Build a Personal Expense Tracker

Create a working expense tracker app that saves your data — from a single prompt. Track spending, see charts, and stay on budget.

AI Tutorials · · 3 min read · beginner · 3 min

What you’ll build

A complete personal expense tracker that runs in your browser. Add expenses by category, see where your money goes with a visual chart, set monthly budgets, and your data persists between visits (saved to your browser’s localStorage).

The prompt

Copy and paste this into any AI chatbot:

Create a single-file HTML page for a personal expense tracker app. Features:

1. **Add Expense form**: amount (number input), category (dropdown: Food, Transport, Entertainment, Shopping, Bills, Health, Other), description (text), date (defaults to today)
2. **Monthly budget**: let users set a monthly budget at the top. Show a progress bar of spent vs budget, turns red when over budget
3. **Expense list**: show all expenses for the current month in a clean table, sorted newest first. Each row has a delete button
4. **Category breakdown**: a simple horizontal bar chart showing spending per category, using CSS (no chart library needed). Each category gets a distinct colour
5. **Monthly summary**: total spent, remaining budget, number of transactions, top spending category
6. **Data persistence**: save everything to localStorage so data survives page refreshes

Design requirements:
- Clean, modern UI with a white card-based layout on a light grey background (#f5f5f5)
- Use a professional blue (#2563eb) as the primary accent colour
- Subtle shadows and rounded corners on cards
- Responsive — works on mobile with stacked layout
- Smooth transitions when adding/removing expenses
- Format all currency with $ and two decimal places
- All HTML, CSS, and JavaScript in a single file, no external dependencies

Output ONLY the complete HTML file.

Where to paste it

  • ChatGPT — Free tier works. Interactive preview available.
  • Claude — Free tier works. Renders as a working artifact.
  • Gemini — Free tier works. Copy code and open in browser.

How to run it

If you see a preview: start adding expenses immediately.

If you get raw code:

  1. Copy all the code
  2. Save as expenses.html
  3. Open in your browser
  4. Bookmark it — your data saves automatically

What just happened

You just built a fully functional personal finance app. It has form handling, data validation, dynamic chart rendering, persistent storage, and responsive design. The kind of thing that would take a developer a full day to build from scratch.
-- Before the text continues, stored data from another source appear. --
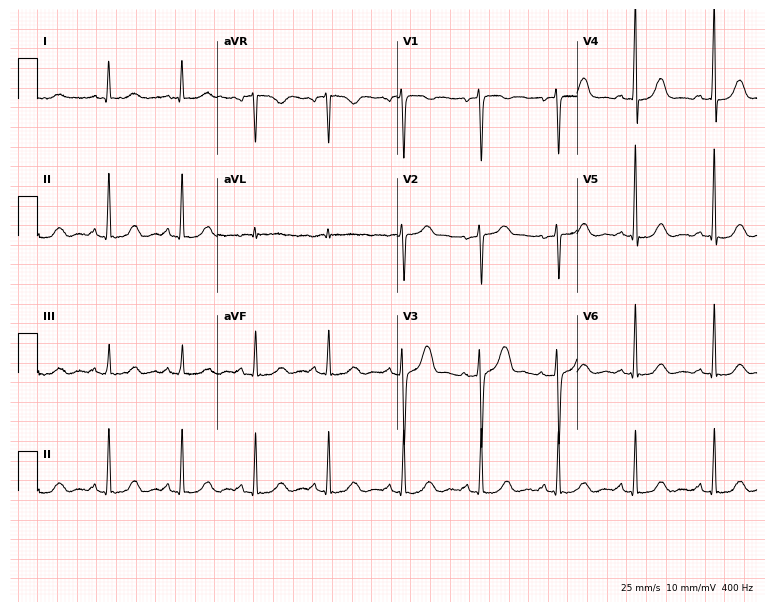
12-lead ECG from a 49-year-old woman. Labelled as a normal ECG.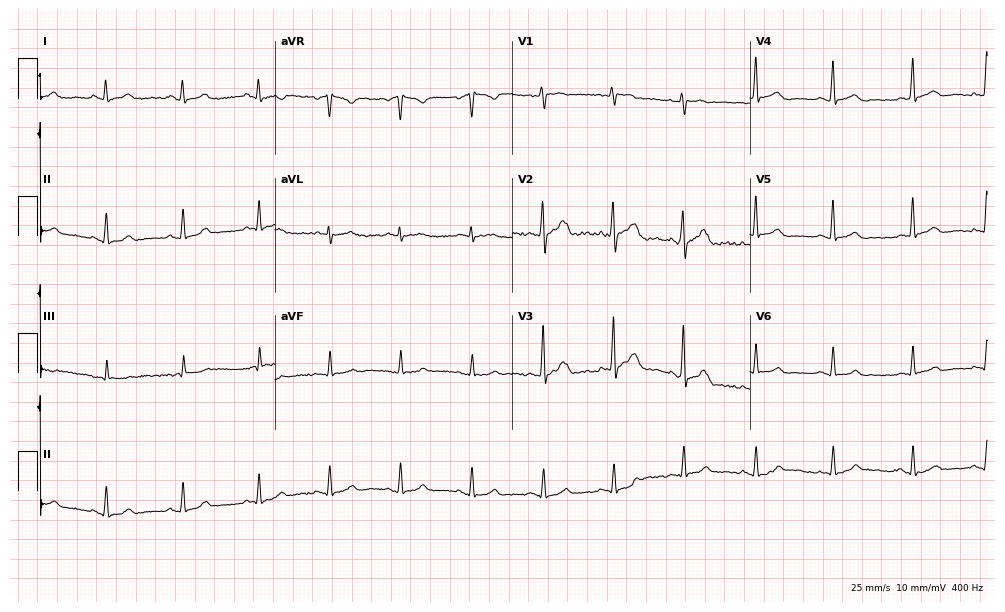
12-lead ECG from a female, 29 years old. Recorded interpretation: within normal limits.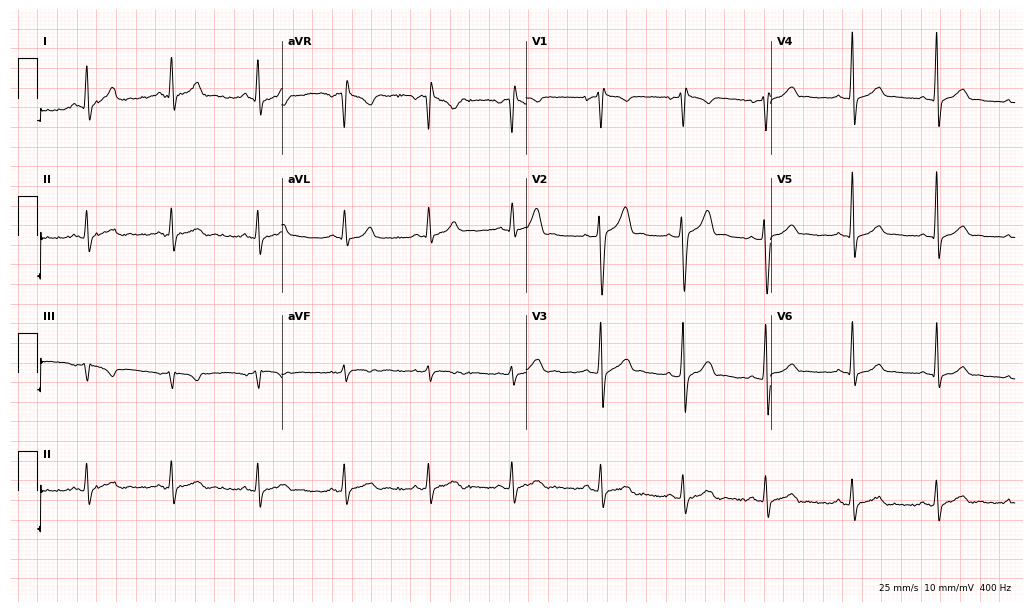
12-lead ECG from a 42-year-old man. Recorded interpretation: within normal limits.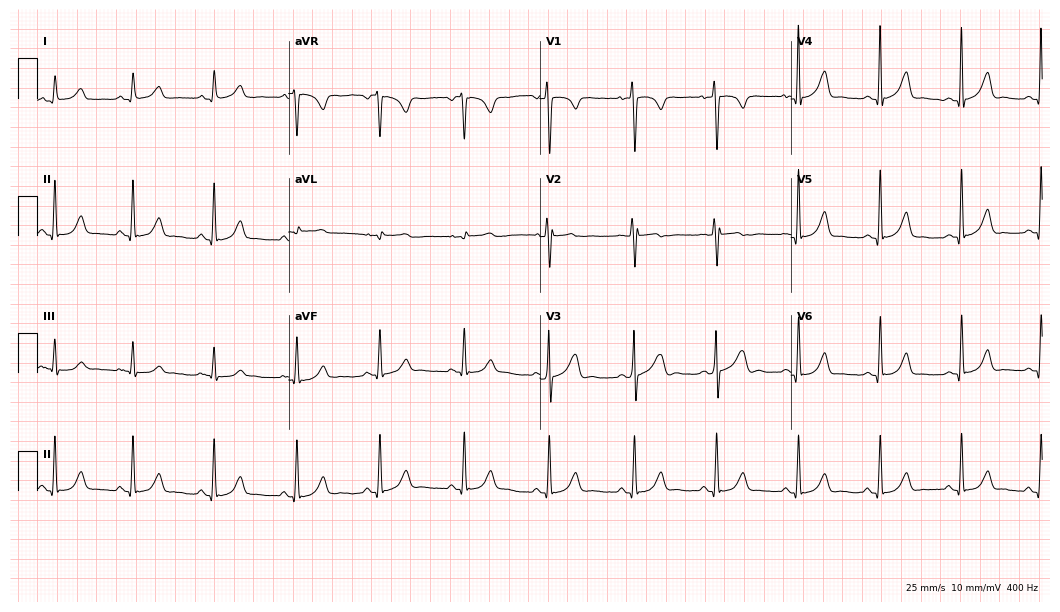
Standard 12-lead ECG recorded from a female patient, 74 years old (10.2-second recording at 400 Hz). Read as a normal ECG.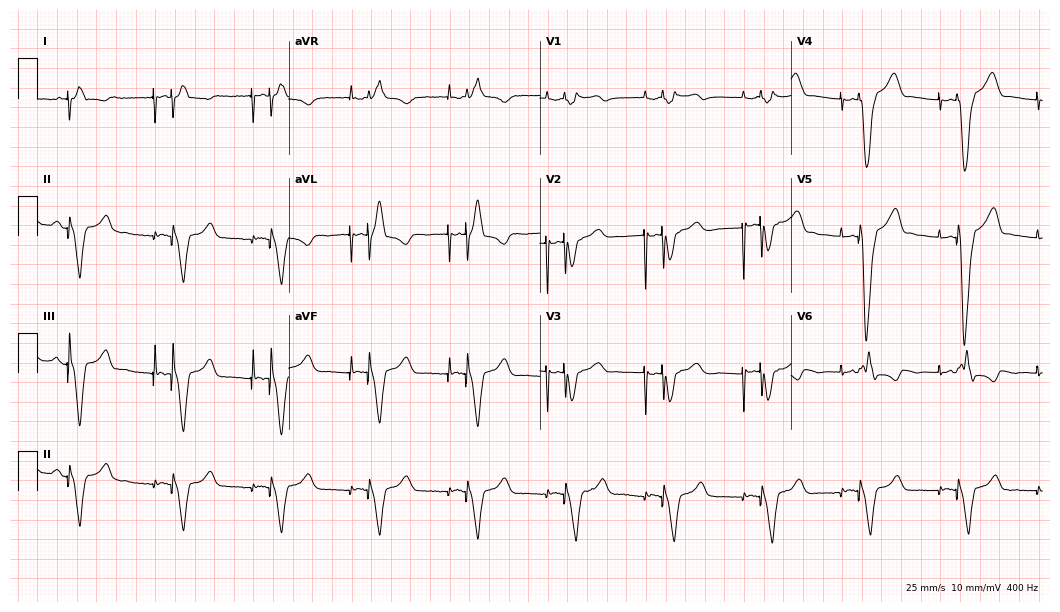
12-lead ECG from an 82-year-old male (10.2-second recording at 400 Hz). No first-degree AV block, right bundle branch block, left bundle branch block, sinus bradycardia, atrial fibrillation or sinus tachycardia recorded for this tracing. Other findings, if any, are not listed.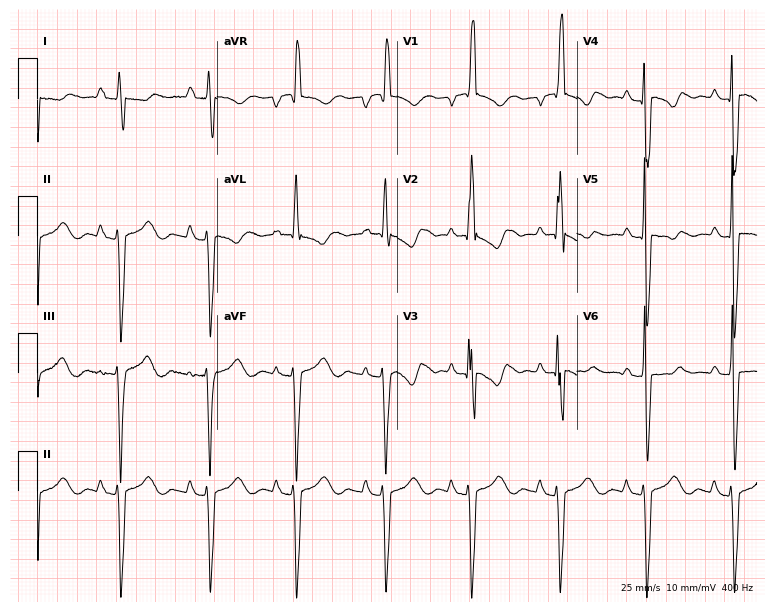
Electrocardiogram, a female patient, 21 years old. Of the six screened findings (first-degree AV block, right bundle branch block (RBBB), left bundle branch block (LBBB), sinus bradycardia, atrial fibrillation (AF), sinus tachycardia), none is recorded.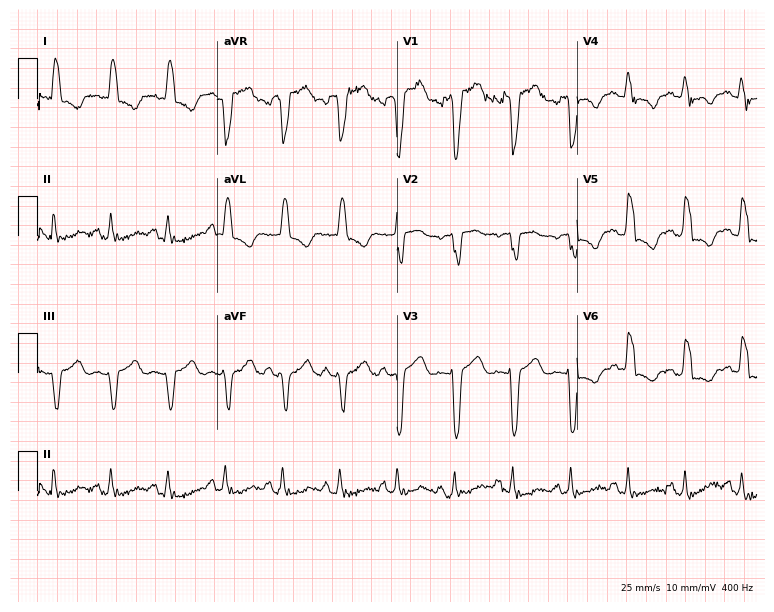
Resting 12-lead electrocardiogram. Patient: a female, 62 years old. The tracing shows left bundle branch block (LBBB), sinus tachycardia (a sinus rate of 100 beats per minute or more).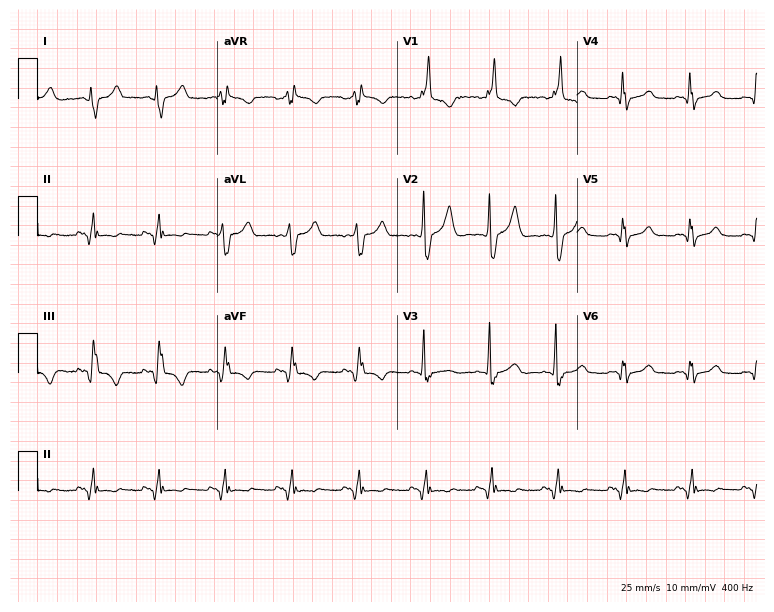
12-lead ECG from a woman, 85 years old. Shows right bundle branch block.

The best part? Your data stays private — it’s saved in YOUR browser, not on some company’s server.

Level it up

  • “Add an export to CSV button so I can download my expenses”
  • “Add a monthly comparison — show this month vs last month”
  • “Let me add recurring expenses that auto-add each month”
  • “Add a pie chart next to the bar chart”
  • “Change the currency to AUD and use Australian date format”

Want to keep learning?

Explore our guided learning paths or try building something with AI right now.

Enjoyed this article?

Subscribe for more AI insights delivered to your inbox every week.

No spam. Unsubscribe anytime.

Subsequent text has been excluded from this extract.